Os provérbios que devemos ler hoje são muito interessantes e, para variar, sábios. A palavra dita ao seu tempo, na nossa leitura, diz que é como maçãs de ouro em salvas de prata. Na tradução da Nova Versão Internacional está escrito que “a palavra proferida no tempo certo é como frutas de ouro incrustadas numa escultura, numa moldura, de prata.” Ou seja, palavra certa, na hora certa, não tem dinheiro que paga. E se a palavra é boa quando é dita no tempo certo, então, é óbvio que existe também o tempo do silêncio, tempo em que é melhor não existirem as palavras.
Ao fazermos silêncio, desenvolvemos a capacidade de ouvir. Essa capacidade é tão importante como a de falar.
Isso me lembra uma história do mundo grego antigo. Diz que uma vez, teve um rapaz que pediu para que Sócrates ensinasse a ele tudo o que pudesse sobre oratória. Esse jovem queria aprender a arte de falar bem em público, buscando a ajuda, nada mais nada menos, do filósofo que foi simplesmente um dos maiores pensadores da Grécia antiga. A ele, muito se deve hoje da filosofia ocidental. Esse rapaz que queria ser aluno de Sócrates falava demais. Então, Sócrates exigiu o dobro do preço normal pelas aulas.

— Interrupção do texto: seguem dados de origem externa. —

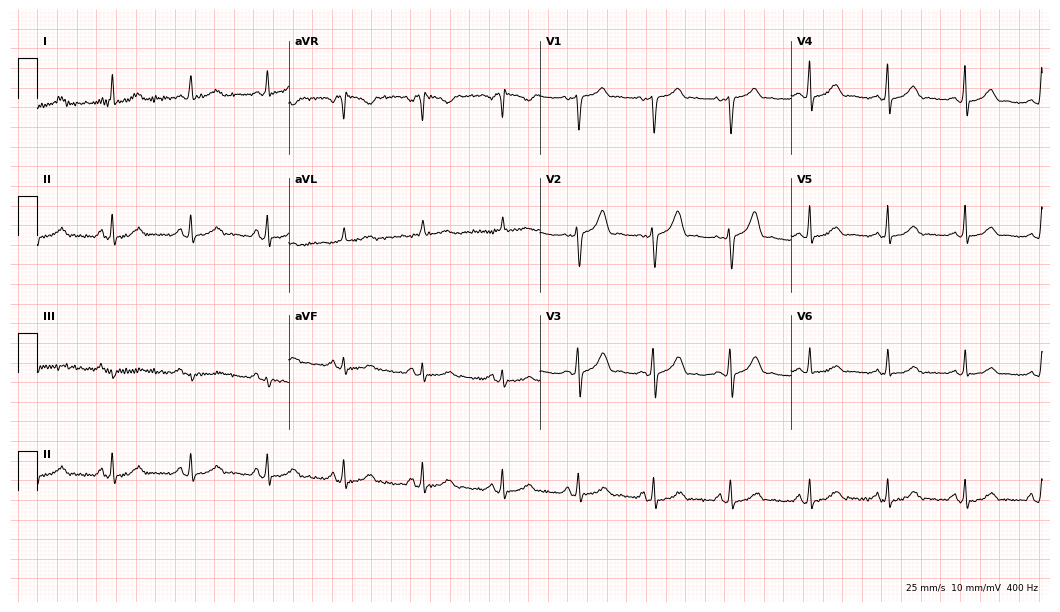
Resting 12-lead electrocardiogram (10.2-second recording at 400 Hz). Patient: a woman, 38 years old. Read as a normal ECG.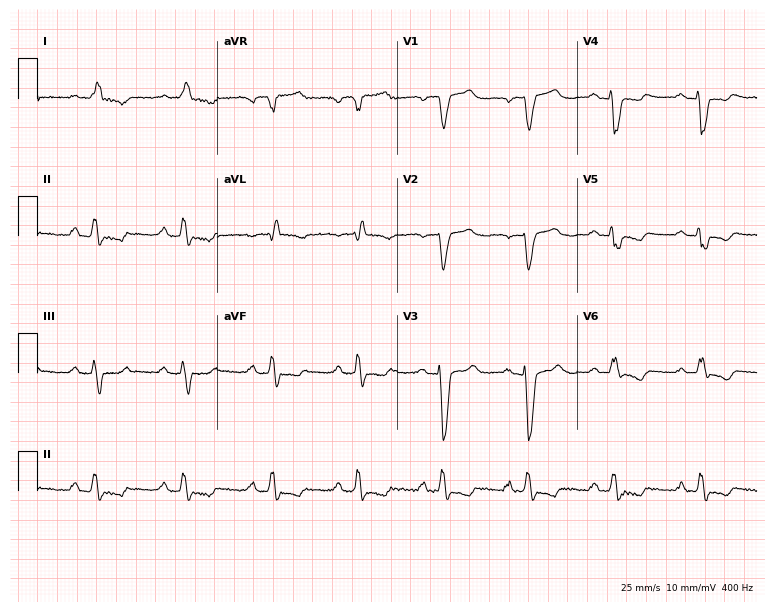
Standard 12-lead ECG recorded from a 73-year-old female patient (7.3-second recording at 400 Hz). The tracing shows left bundle branch block (LBBB).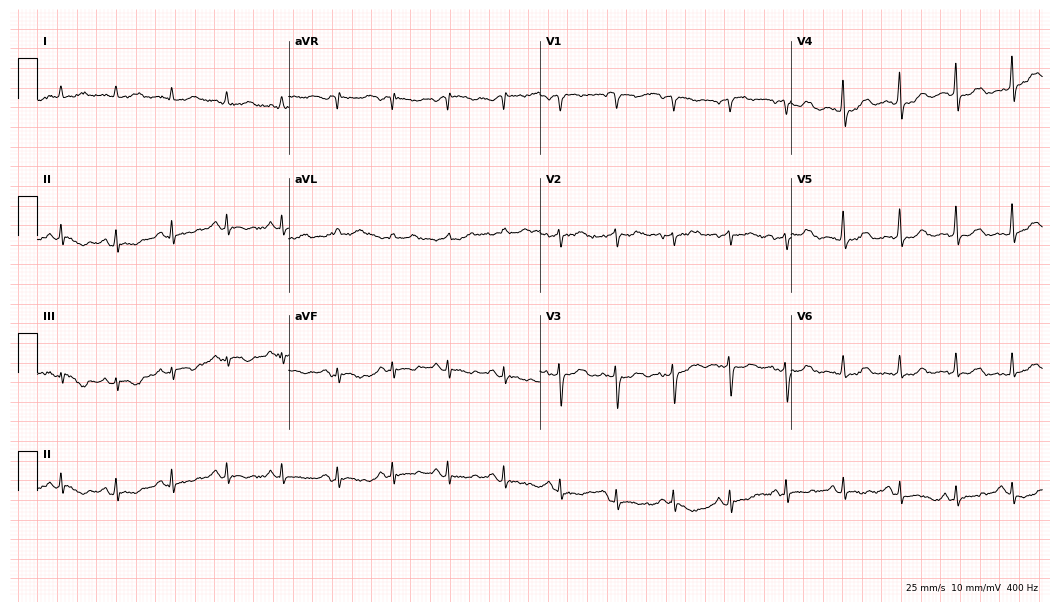
ECG (10.2-second recording at 400 Hz) — a 74-year-old female patient. Labelled as a normal ECG.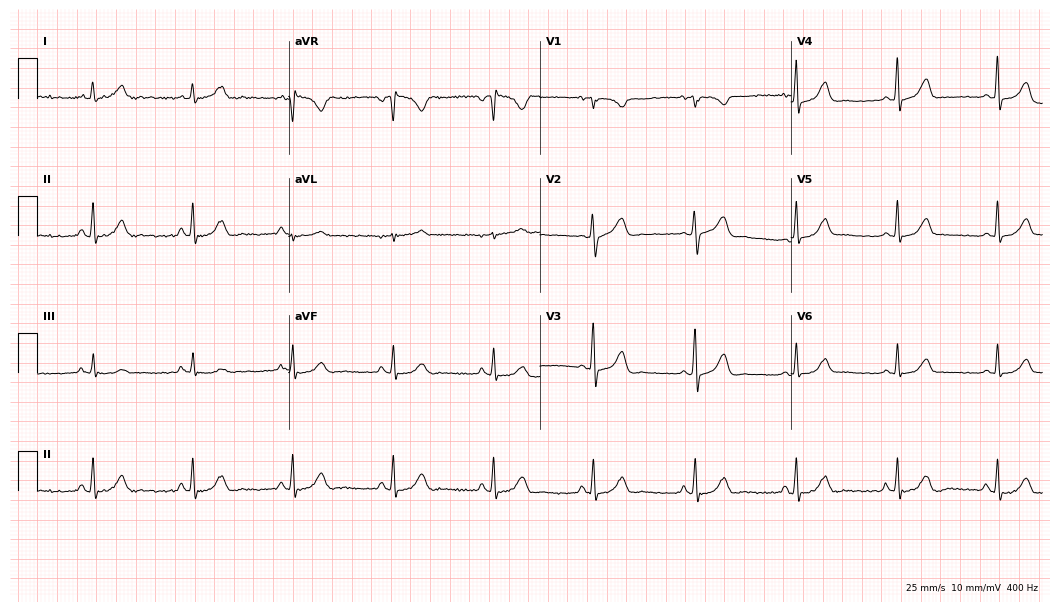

O rapaz ficou indignado e perguntou ao mestre:
- Mas por que o senhor está me cobrando o dobro?
Então Sócrates respondeu:
- É porque terei que ensinar a você duas ciências: uma é a que você está me pedindo, que é sobre como falar em público; mas a outra terei que ensinar antes dessa, que é acerca de como refrear a língua. Isso parece fácil: dominar a língua - Sócrates continuou explicando - mas não é. Primeiro, você precisa ser versado em conseguir dominar a língua deixando-a em repouso quando necessário, caso contrário, sofrerá grandes e graves consequências. E o pior, conseguirá gerar muita perturbação.
Essas palavras de Sócrates têm validade até hoje. O livro de Tiago ensina isso no capítulo três. Nossas palavras podem constituir tanto uma fonte de força e encorajamento quanto de fraqueza e desalento; elas podem tanto edificar quanto dilacerar.
Diante disso, o que fazer? Permita que o poder da Palavra de Deus controle sua mente, porque ela é boa. Isso você pode fazer lendo a Bíblia. Ah! E leia em silêncio, ok? Rs rs rs.